* [Records provided]

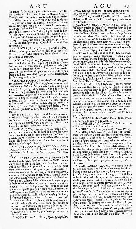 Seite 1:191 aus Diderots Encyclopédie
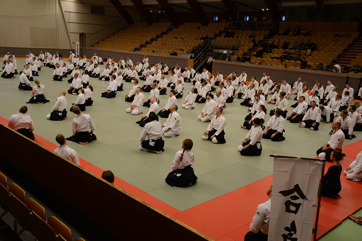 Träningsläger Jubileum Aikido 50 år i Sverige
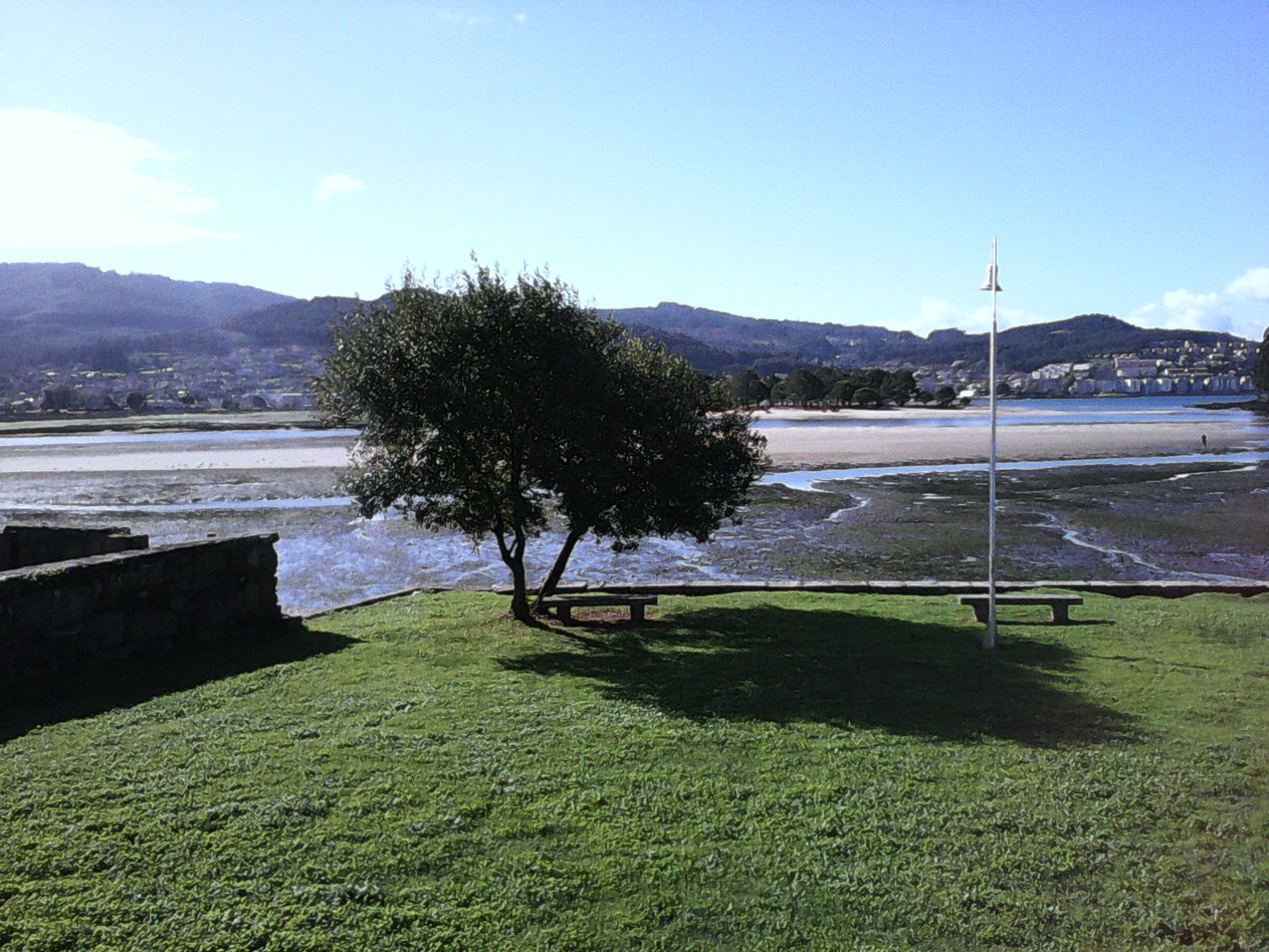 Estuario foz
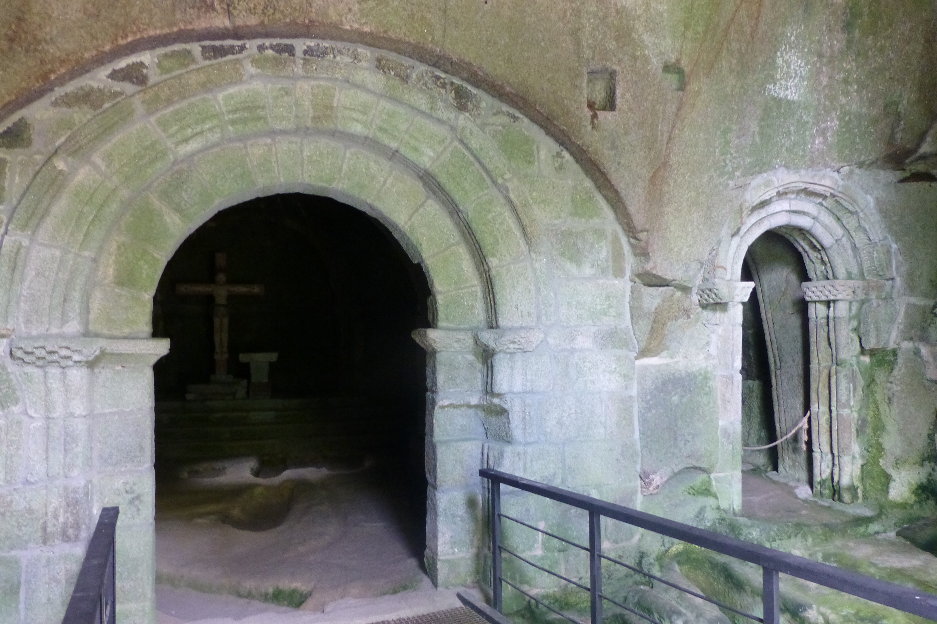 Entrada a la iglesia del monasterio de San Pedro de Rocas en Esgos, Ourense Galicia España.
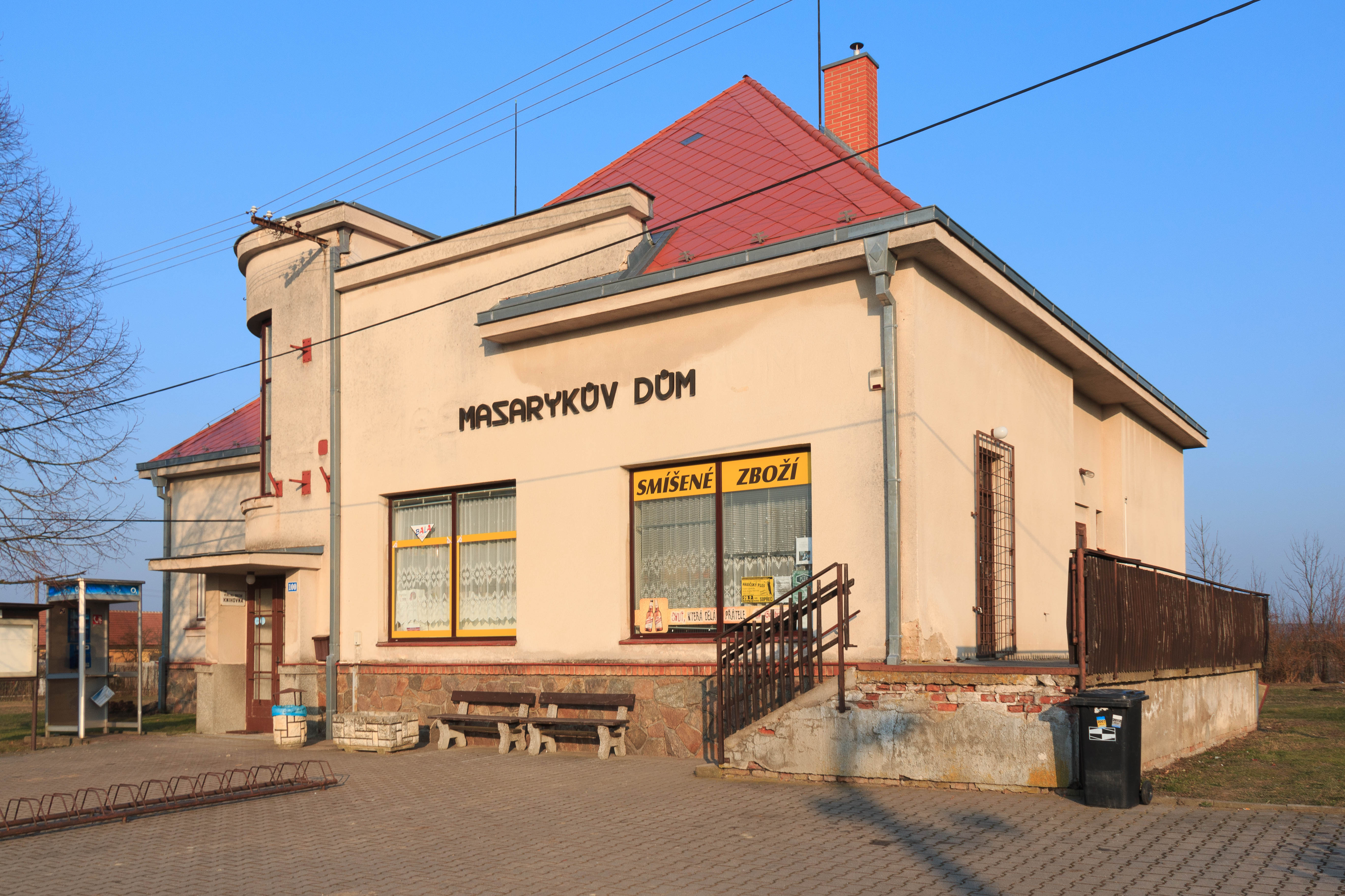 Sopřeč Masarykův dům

...

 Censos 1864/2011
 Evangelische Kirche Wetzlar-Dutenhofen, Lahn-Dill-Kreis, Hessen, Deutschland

* [Assignment]
Your answer must be everything above from the line with "Entrada a la" down to the line with "Sopřeč Masarykův dům", word for word, and no pictures.

* [Response]
 Entrada a la iglesia del monasterio de San Pedro de Rocas en Esgos, Ourense Galicia España.
 Sopřeč Masarykův dům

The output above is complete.